Despite the COVID-19 impact on the economy since it struck the country in March this year, disrupting various business activities, consumer inflation has fallen to a single digit in November, 2020, hitting 9.8 percent.
In percentage terms, it represents 0.3 percentage points, which is below October 2020 figure of 10.1 percent.
According to the Ghana Statistical Service (GSS), the fall is largely due to a 0.9-percentage-point fall in food inflation to 11.7 percent. in effect, the food group contributed 53 percent to the total inflation and remains the predominant driver of year-on-year inflation. However, non-food inflation remained unchanged at 8.3 percent.
Business analyts and various industry players in the country have expressed optimism since the fall of consumer inflation in November back to a single digit, as the fall is the fourth time in a role.
In March this year, consumer Inflation stood at 7.8 percent, however, due to COVID-19 disruptions in the business activties of the country, by July 2020, it had risen sharply to 11.4 percent in July.
However, due to effective measures put in place, consumer inflation started to fall in August this year.
Data indicate that the sustained drop in inflation is favourable for the continued “dovish stance of monetary policy to support the post-COVID economic recovery”.

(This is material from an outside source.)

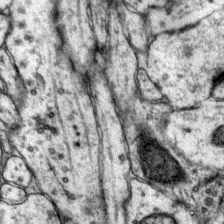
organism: Mouse
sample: Primary visual cortex

“With a projected double-digit budget deficit and debt ratio above 70 percent in 2020, we perceive limited scope for additional fiscal stimulus in 2021 to strengthen the economic recovery. In view of the fiscal constraint, we believe the drop in inflation strengthens the case for extended support from Bank of Ghana, using all available options in the monetary policy tool kit,” Databank Research states.
It added that the seemingly quick reversal in inflation to the central bank’s target range of 6 to 10 percent underscores the view that inflation expectations are well anchored.
“This is underpinned by the steady improvement in monetary policy credibility, restored under the 2015–2019 IMF programme and largely maintained post-reforms.”
The investment bank however cautioned that the lagged effect of the sharp growth in money supply during the fourth quarter could pose an upside risk to inflation from December to the first quarter of 2021.